Development of a molecular-based index for assessing iron status in bloom-forming pennate diatoms.

Iron availability limits primary productivity in large areas of the world's oceans. Ascertaining the iron status of phytoplankton is essential for understanding the factors regulating their growth and ecology. We developed an incubation-independent, molecular-based approach to assess the iron nutritional status of specific members of the diatom community, initially focusing on the ecologically important pennate diatom Pseudo-nitzschia. Through a comparative transcriptomic approach, we identified two genes that track the iron status of Pseudo-nitzschia with high fidelity. The first gene, ferritin (FTN), encodes for the highly specialized iron storage protein induced under iron-replete conditions. The second gene, ISIP2a, encodes an iron-concentrating protein induced under iron-limiting conditions.

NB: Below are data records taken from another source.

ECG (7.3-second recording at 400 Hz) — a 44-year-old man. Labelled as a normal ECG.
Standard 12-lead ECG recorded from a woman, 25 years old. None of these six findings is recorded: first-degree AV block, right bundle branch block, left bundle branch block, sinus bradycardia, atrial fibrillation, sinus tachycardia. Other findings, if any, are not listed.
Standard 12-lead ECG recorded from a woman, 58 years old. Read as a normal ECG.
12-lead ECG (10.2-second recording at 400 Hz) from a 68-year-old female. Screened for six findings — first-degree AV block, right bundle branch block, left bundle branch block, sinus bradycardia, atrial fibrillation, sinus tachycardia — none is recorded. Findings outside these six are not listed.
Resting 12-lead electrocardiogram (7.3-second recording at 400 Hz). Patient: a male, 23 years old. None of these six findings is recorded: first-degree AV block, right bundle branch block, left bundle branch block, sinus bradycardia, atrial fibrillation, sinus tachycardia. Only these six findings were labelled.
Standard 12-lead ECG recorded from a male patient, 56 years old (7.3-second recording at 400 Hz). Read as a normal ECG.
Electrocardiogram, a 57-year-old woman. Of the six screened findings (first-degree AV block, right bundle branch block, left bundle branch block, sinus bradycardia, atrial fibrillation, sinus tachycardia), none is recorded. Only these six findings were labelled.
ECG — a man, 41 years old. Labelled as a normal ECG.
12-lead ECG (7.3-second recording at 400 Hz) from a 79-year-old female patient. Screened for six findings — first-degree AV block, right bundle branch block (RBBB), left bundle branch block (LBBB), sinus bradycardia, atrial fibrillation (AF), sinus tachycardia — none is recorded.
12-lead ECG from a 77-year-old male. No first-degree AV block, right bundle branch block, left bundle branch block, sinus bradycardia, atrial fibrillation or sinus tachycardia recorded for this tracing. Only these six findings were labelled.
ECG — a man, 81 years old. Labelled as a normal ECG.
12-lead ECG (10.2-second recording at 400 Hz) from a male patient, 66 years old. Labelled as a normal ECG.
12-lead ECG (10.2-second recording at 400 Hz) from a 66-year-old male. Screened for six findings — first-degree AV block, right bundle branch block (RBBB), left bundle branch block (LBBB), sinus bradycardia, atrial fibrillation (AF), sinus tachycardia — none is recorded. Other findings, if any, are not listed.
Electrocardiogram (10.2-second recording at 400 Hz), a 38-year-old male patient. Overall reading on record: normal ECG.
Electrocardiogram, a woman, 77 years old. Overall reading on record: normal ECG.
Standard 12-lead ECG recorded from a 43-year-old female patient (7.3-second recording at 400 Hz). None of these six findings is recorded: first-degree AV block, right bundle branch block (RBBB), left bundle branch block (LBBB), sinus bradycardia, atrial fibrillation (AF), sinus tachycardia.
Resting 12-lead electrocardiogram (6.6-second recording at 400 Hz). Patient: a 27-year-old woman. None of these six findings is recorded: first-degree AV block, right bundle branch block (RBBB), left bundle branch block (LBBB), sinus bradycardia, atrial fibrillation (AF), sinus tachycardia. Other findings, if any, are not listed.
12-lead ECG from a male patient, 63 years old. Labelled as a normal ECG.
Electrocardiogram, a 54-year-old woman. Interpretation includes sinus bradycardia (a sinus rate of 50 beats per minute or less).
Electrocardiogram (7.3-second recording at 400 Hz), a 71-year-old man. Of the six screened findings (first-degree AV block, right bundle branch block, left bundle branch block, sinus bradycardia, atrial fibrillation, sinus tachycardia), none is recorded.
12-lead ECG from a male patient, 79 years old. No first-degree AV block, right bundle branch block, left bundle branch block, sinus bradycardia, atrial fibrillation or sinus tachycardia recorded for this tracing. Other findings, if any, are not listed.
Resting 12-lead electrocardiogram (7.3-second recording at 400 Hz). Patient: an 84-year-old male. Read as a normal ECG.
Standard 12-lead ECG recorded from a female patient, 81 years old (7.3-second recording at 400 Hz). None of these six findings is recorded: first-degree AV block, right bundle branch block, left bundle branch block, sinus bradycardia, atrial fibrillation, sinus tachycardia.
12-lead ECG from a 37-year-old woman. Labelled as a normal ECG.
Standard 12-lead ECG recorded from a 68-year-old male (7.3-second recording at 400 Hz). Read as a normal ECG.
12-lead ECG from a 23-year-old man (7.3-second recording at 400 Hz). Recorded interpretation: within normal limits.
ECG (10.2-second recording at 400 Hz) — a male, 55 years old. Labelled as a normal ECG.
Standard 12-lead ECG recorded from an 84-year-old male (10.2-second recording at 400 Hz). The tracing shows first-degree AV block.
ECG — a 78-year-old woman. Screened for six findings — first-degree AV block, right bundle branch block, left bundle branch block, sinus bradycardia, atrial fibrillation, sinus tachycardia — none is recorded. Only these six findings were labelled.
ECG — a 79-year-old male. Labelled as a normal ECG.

In the oceanic diatom Pseudo-nitzschia granii (Hasle) Hasle, transcript abundance of these genes directly relates to changes in iron availability, with increased FTN transcript abundance under iron-replete conditions and increased ISIP2a transcript abundance under iron-limiting conditions. The resulting ISIP2a:FTN transcript ratio reflects the iron status of cells, where a high ratio indicates iron limitation. Field samples collected from iron grow-out microcosm experiments conducted in low iron waters of the Gulf of Alaska and variable iron waters in the California upwelling zone verify the validity of our proposed Pseudo-nitzschia Iron Limitation Index, which can be used to ascertain in situ iron status and further developed for other ecologically important diatoms.